Construction and evaluation of simulated pilot scale landfill lysimeter in Bangladesh.

This research concentrates the design, construction and evaluation of simulated pilot scale landfill lysimeter at KUET campus, Khulna, Bangladesh. Both the aerobic and anaerobic conditions having a base liner and two different types of cap liner were simulated. After the design of a reference cell, the construction of landfill lysimeter was started in January 2008 and completed in July 2008. In all construction process locally available civil construction materials were used. The municipal solid waste (MSW) of 2800-2985 kg having the total volume of 2.80 m(3) (height 1.6 m) and moisture content of 65% was deposited in each lysimeter by applying required compaction energy. In contrast, both the composition in terms of methane (CH(4)), carbon dioxide (CO(2)) and oxygen (O(2)) as well as the flow rate of landfill gas (LFG) generated from MSW in landfill lysimeter were measured and varied significantly in relation to the variation of lysimeter operational condition. Moreover, anaerobic lysimeter-C shows the highest composition of LFG in compare to the anaerobic lysimeter-B due to the providing of lower compaction of cap liner in anaerobic lysimeter-C. Here, it is interesting to note that in absence of compacted clay liner (CCL) and hence percolation of rainwater that facilitates rapid degradation of MSW in aerobic lysimeter-A has resulted in the highest settlement than that of anaerobic landfill lysimeter-B and C. Moreover, in case of anaerobic lysimeter-B and C, the leachate generation was lower than that of aerobic lysimeter-A due to the providing of cap liner in anaerobic lysimeter-B and C, played an important role to reduce the percolation of rainwater. The study also reveals that the leachate pollution index (LPI) has decreased in relation to the increasing of elapsed period as well as the LPI for collection system of aerobic lysimeter-A was higher than that of the collection system of anaerobic lysimeter-B and C. Finally, it can be depicted that LPI for lysimeter was significantly high and proper treatment will be necessary before discharging the lysimeter leachate into the water bodies.

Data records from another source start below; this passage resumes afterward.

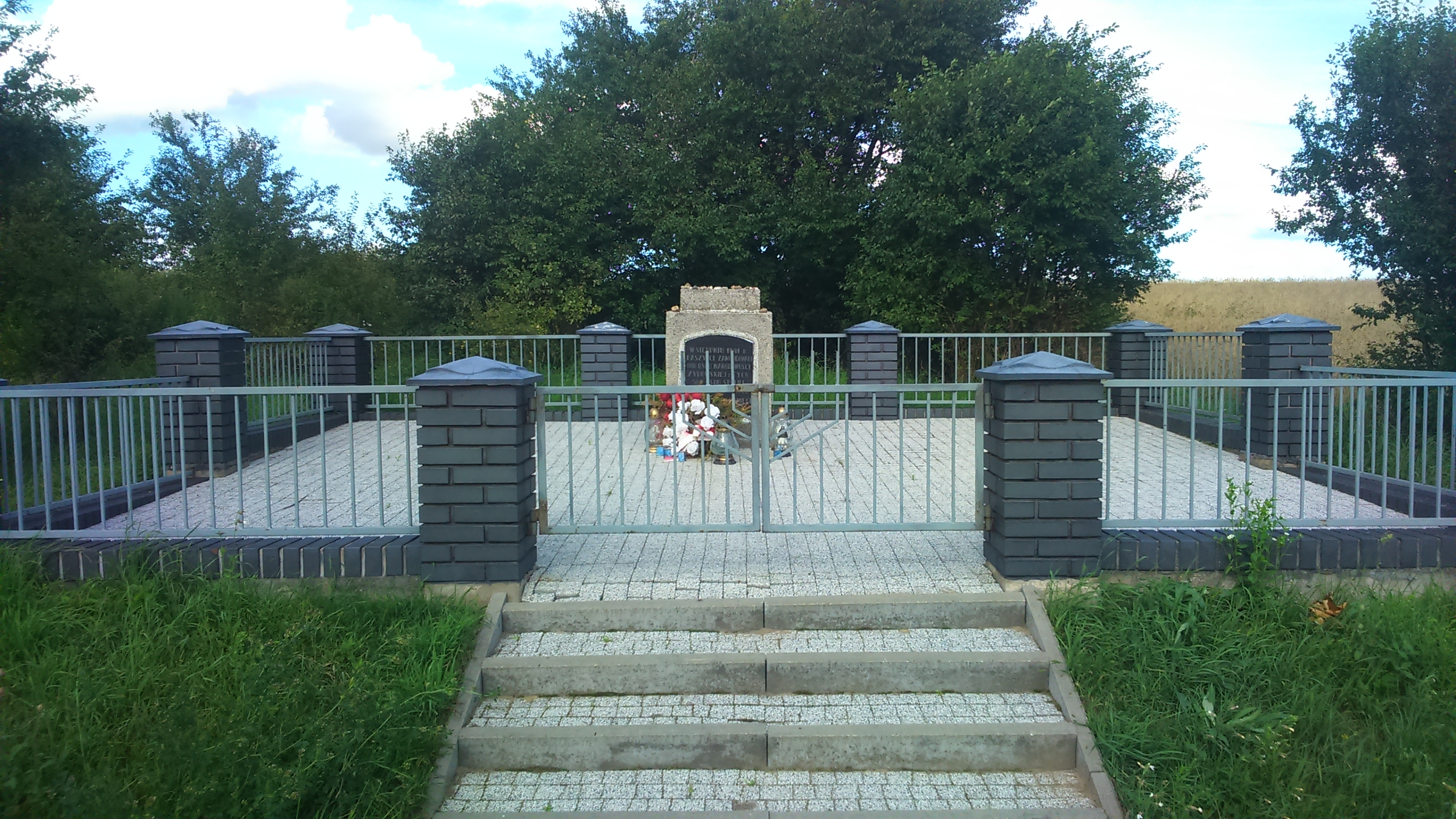 Radziłów, cmentarz - mogiła ludności żydowskiej z 1941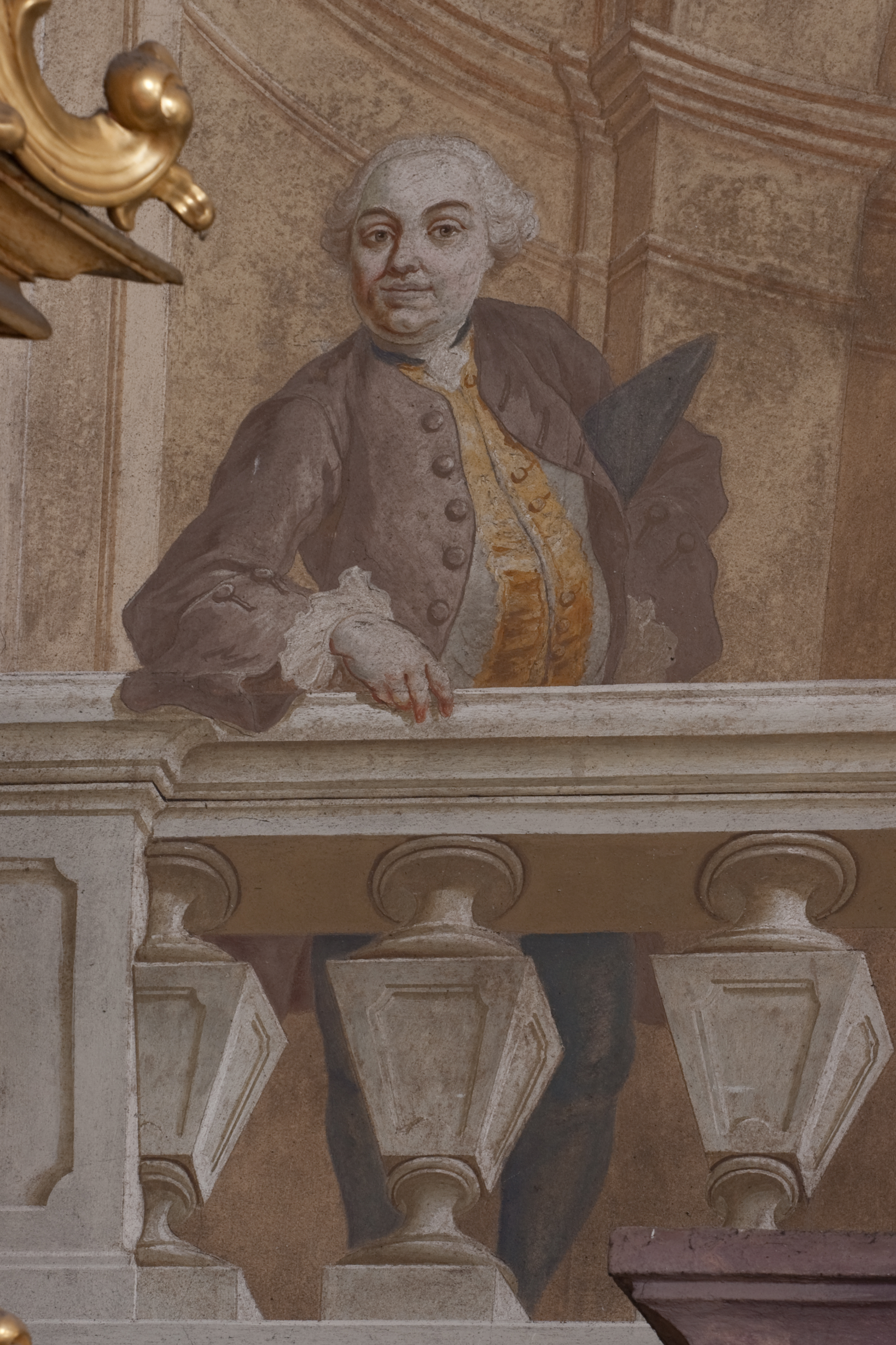 Na fotografii je portrét malíře Jana Lukáše Krackera, který se nachází na fresce v kostele sv. Petra a Pavla v Nové Říši.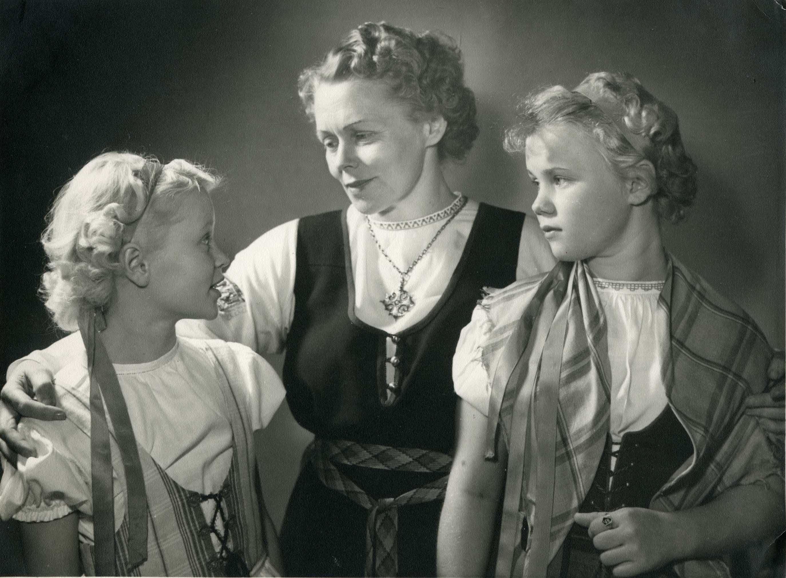 Kastehelmi Karjalainen tyttärineen Konservatorion lausuntaillassa "Lapsi iloissaan ja suruissaan" vuonna 1953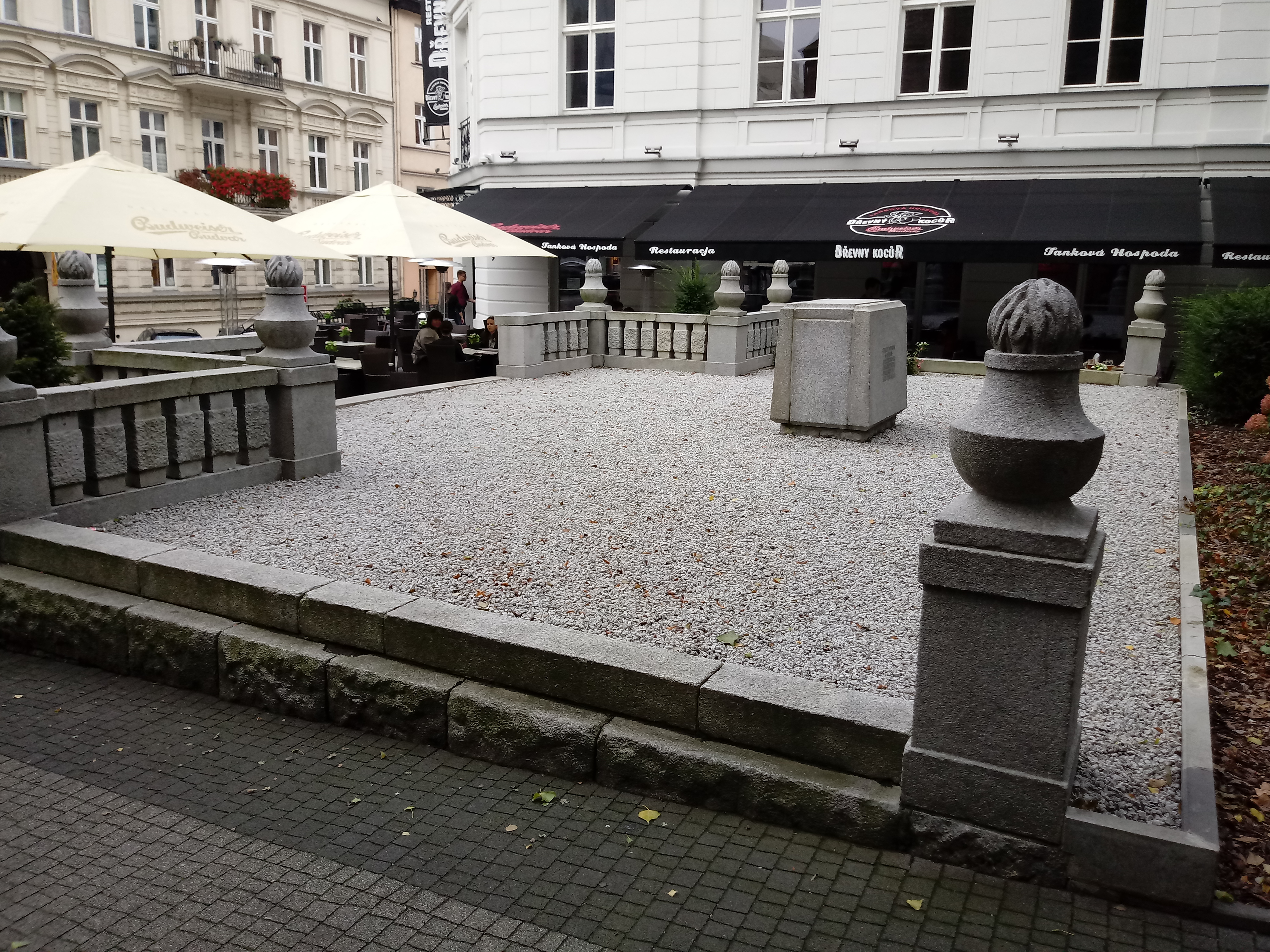 Tak wygląda obecnie miejsce po pierwszym pomniku Adama Mickiewicza w Poznaniu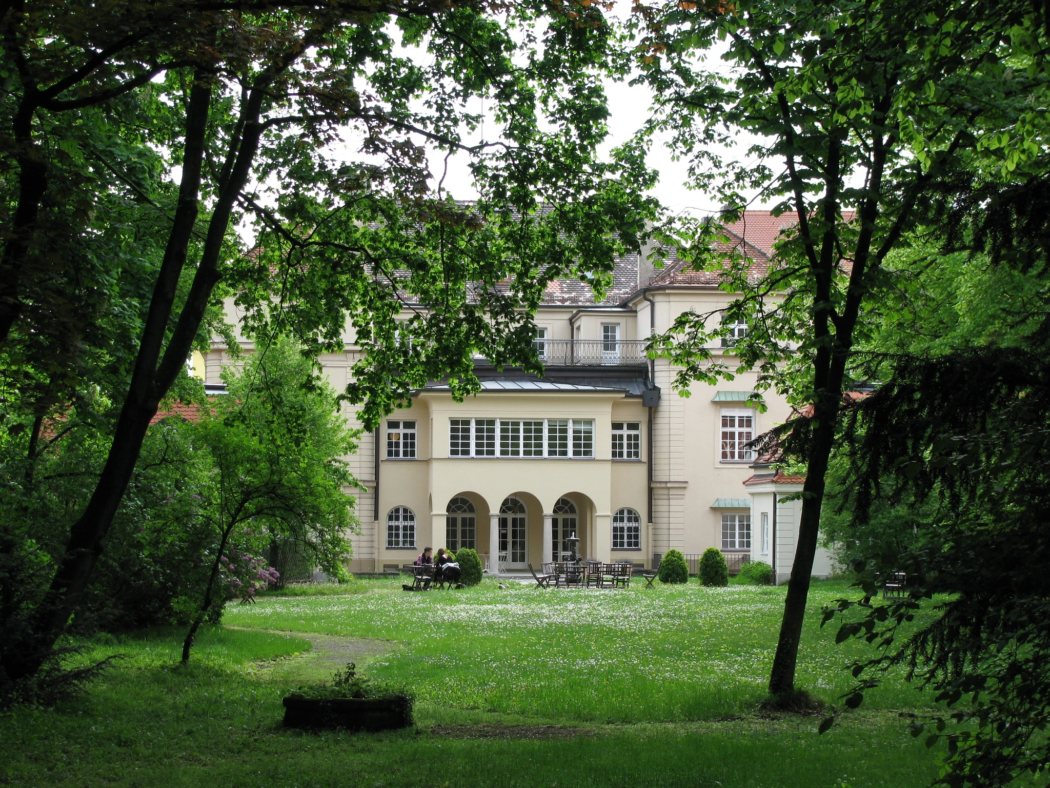 Ehemaliges Palais Seyssel d’Aix in München, Blick in den Garten von der Staatsbibliothek aus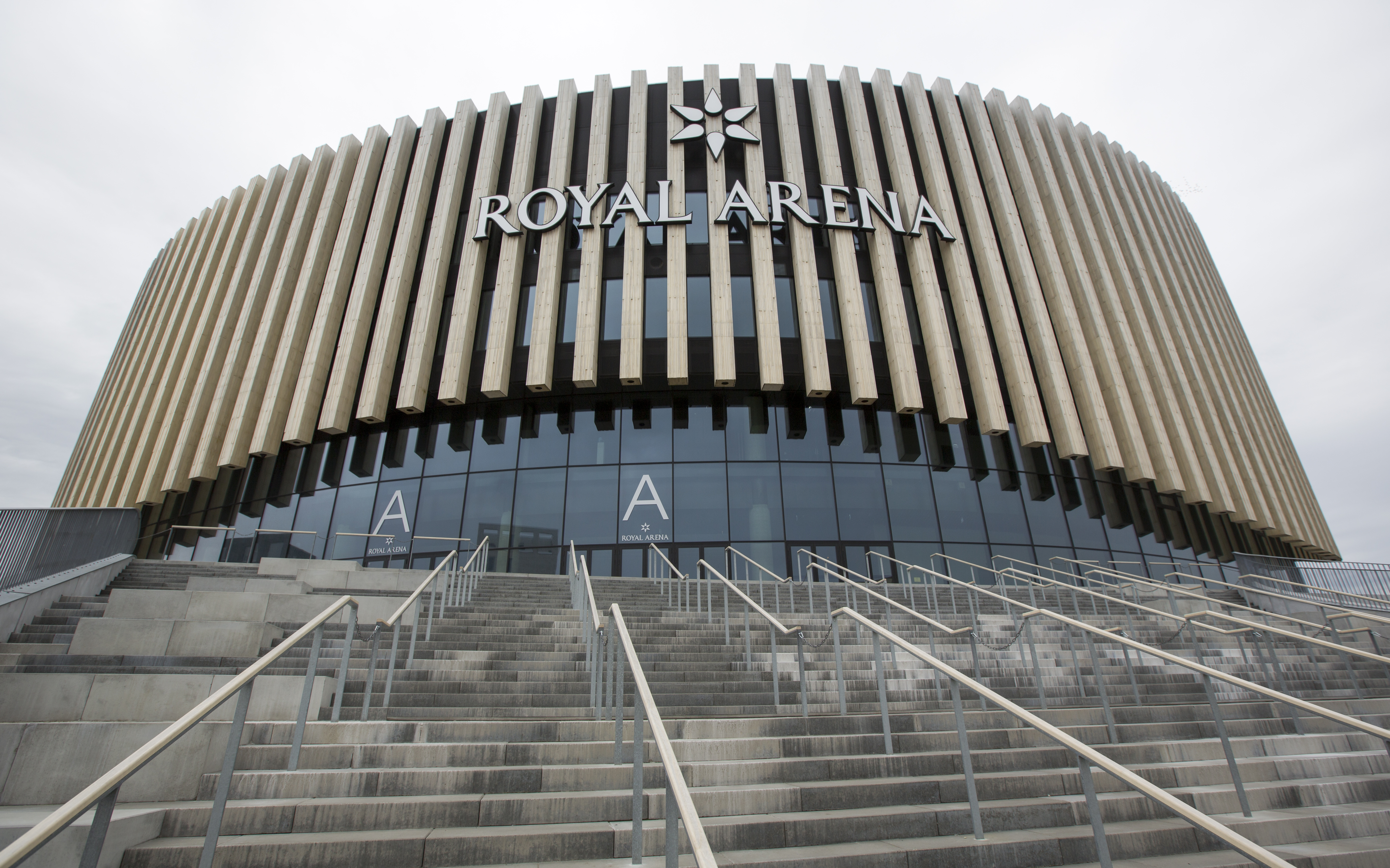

Characterization and tropical seasonal variation of leachate: results from landfill lysimeter studied.

This study aims to characterize the leachate and to investigate the tropical climatic influence on leachate characteristics of lysimeter studies under different seasonal variations at KUET campus, Bangladesh. Three different situations of landfill were considered here as well as both the open dump lysimeter-A having a base liner and sanitary landfill lysimeter-B and C at two different types of cap liner were simulated. The leachate characteristics, leachate generation and climatic influence parameter had been continually monitored since June 2008 to May 2010, these periods cover both the dry and rainy season. The leachate generation had followed the rainfall pattern and the open dump lysimeter-A without top cover was recorded to have highest leachate generation. Moreover, the open dump lysimeter-A had lower total kjeldahl nitrogen (TKN), ammonia nitrogen (NH(4)-N) and TKN load, while both the COD concentration and load was higher compared with sanitary landfill lysimeter-B and C. In addition, sanitary landfill lysimeter-B, not only had lowest leachate generation, but also produces reasonable low COD concentration and load compared with open dump lysimeter-A. Result reveals that lysimeter operational mode had direct effect on leachate quality. Finally, it can be concluded that the knowledge of leachate quality will be useful in planning and providing remedial measures of proper liner system in sanitary landfill design and leachate treatment.